Authors: Gregory Benford
Dead. The engine gurgled to a stop.
The pancake was turning, sliding away. But I was catching up with it. And suddenly I saw that the physics wasn’t as simple as I thought. Once I hit the organiform, what would keep me there? There was no gravity. I would rebound from the pancake and go tumbling off into—
But I could use the friction of the grainy organiform. And maybe grab a handhold. Maybe—
My adhesive patch. It would help hold me to the rough surface. I reached up toward my neck and yanked down. Then I slapped my knee with the tab and—
We hit.
The forward strut caught the pancake skin. It dug in.
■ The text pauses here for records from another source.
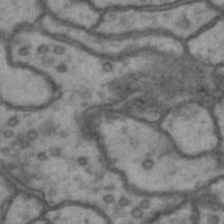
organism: Drosophila
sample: Brain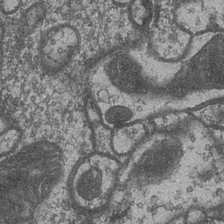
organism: Drosophila
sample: Optic medulla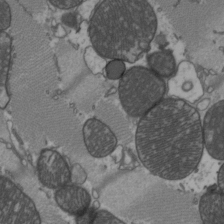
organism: C57BL Mouse
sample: Heart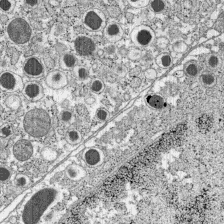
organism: C57BL Mouse
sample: Pancreatic islet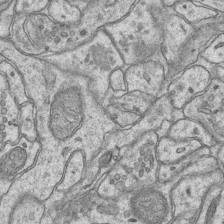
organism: Mouse
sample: CA1 Hippocampus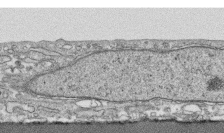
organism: Human
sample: CRL-1474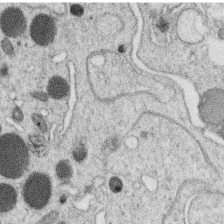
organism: C. elegans
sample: C. elegans oocyte; sperm cells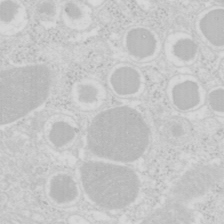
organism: Mouse
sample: Pancreas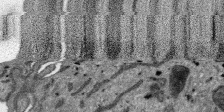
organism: Human
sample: Lung epithelial cells, uninfected (mock) control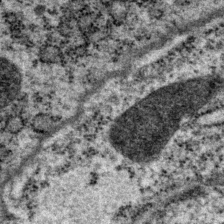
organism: P. pacificus
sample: Pharynx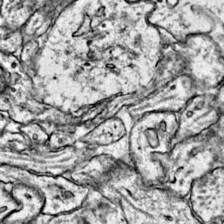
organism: Mouse
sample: Primary visual cortex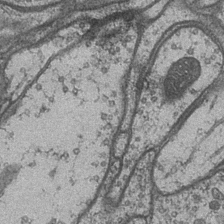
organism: Drosophila
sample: Optic medulla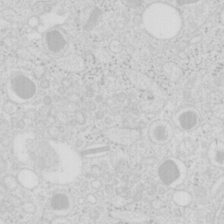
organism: Mouse
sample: Pancreas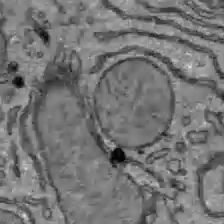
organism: C57BL Mouse
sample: Liver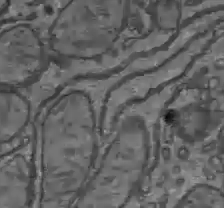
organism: C57BL Mouse
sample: Liver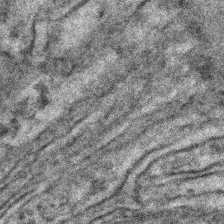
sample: Kidney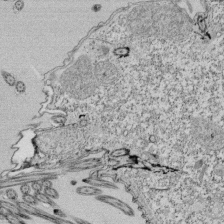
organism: Tetrahymena
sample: Cilia in tetrahymena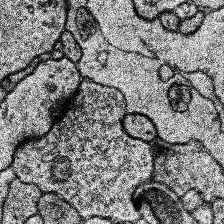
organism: Human
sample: Temporal Lobe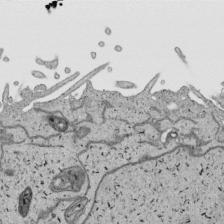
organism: Human
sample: Mitochondria in HCT116 cells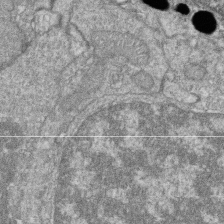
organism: Zebrafish
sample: Cilia; retinal pigment epithelium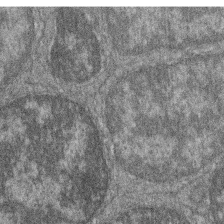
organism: Zebrafish
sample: Cilia; retinal pigment epithelium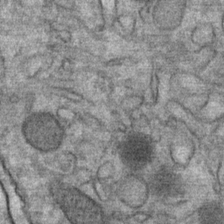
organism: Mouse
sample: Mouse Salivary gland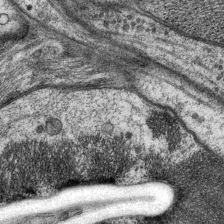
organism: P. pacificus
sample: Pharynx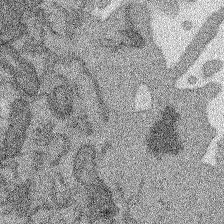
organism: Human
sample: HeLa cells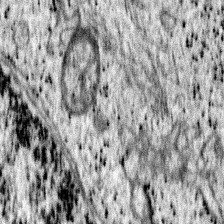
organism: Human
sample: HeLa cells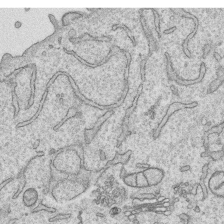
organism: Human
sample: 1205lu cells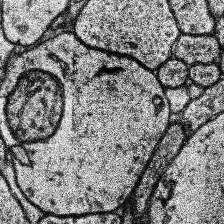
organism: Human
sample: Temporal Lobe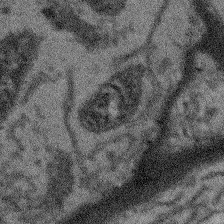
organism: Arabidopsis thaliana
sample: Root tip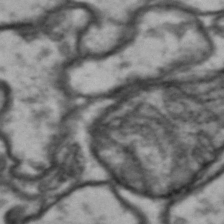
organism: Drosophila
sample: Brain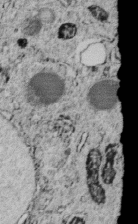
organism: C. elegans
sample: C. elegans embryo early stage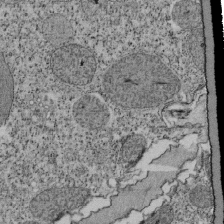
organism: Tetrahymena
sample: Cilia in tetrahymena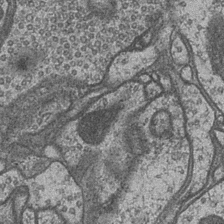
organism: Drosophila
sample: Optic medulla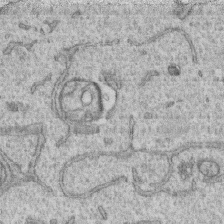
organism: Human
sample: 1205lu cells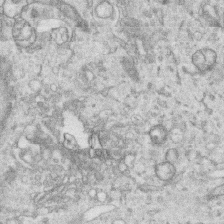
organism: Human
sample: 1205lu cells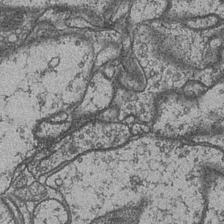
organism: Drosophila
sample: Optic medulla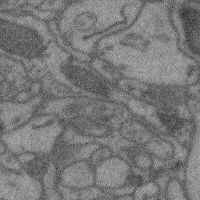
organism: Mouse
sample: Cerebral cortex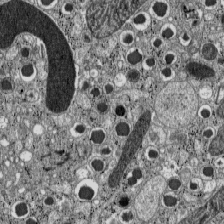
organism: C57BL Mouse
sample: Pancreatic islet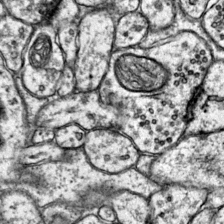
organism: Mouse
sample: Primary visual cortex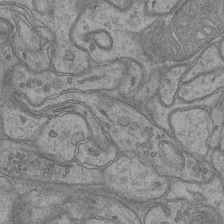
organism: Mouse
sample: CA1 Hippocampus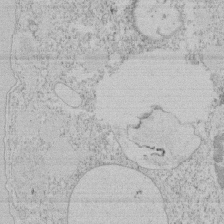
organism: Tetrahymena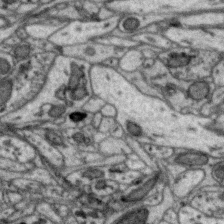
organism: Zebra finch
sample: Brain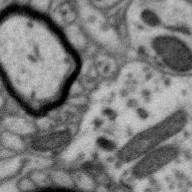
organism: Zebra finch
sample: Brain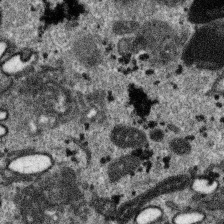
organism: Human
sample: Lung epithelial cells infected with SARS-CoV-2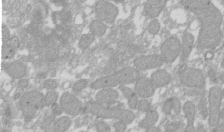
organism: Xenopus
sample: Cilia; centrioles in frog embryo cells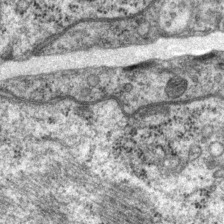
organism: P. pacificus
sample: Pharynx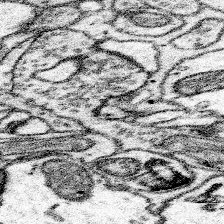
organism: Mouse
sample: Somatosensory cortex neuropil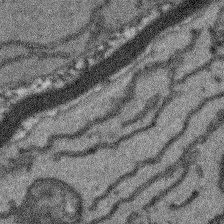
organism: Arabidopsis thaliana
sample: Root tip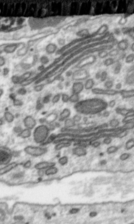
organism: Toxoplasma gondii
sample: Parasites in a vacuole inside a host cell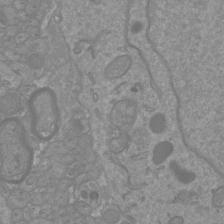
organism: Mouse
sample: Cortical neurons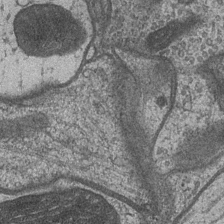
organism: Drosophila
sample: Optic medulla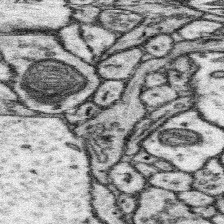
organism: Mouse
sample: Somatosensory cortex neuropil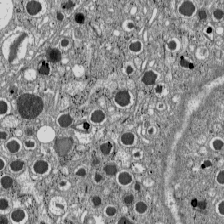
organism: C57BL Mouse
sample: Pancreatic islet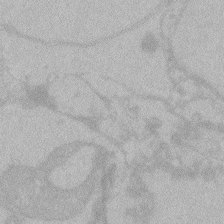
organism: Zebrafish
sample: Macrophage infected with Toxoplasma gondii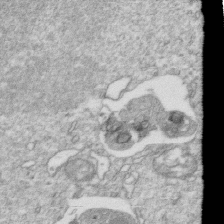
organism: Mouse
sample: Activated OT-1 CD8+ T cells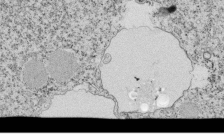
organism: Tetrahymena
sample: Cilia in tetrahymena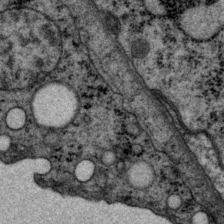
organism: P. pacificus
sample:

I ducked my head and wrapped my arms over my neck. Standard position. A shock ran through
Roadhog.
I felt a grinding tremor—
A pipe smacked me in the ribs. I slammed into something that gave slightly. All around me bright, glittering debris was tumbling, like a luminous shower. Sparkling bits of
Roadhog
plunged by me. Soundless. Soundless, and tumbling.
I rolled over and over, along the face of the pancake. My adhesive patch caught, gave way, caught, gave way, making a small ripping sound inside my suit. It kept me on the pancake, reduced the recoil momentum, but it wasn’t slowing me down much.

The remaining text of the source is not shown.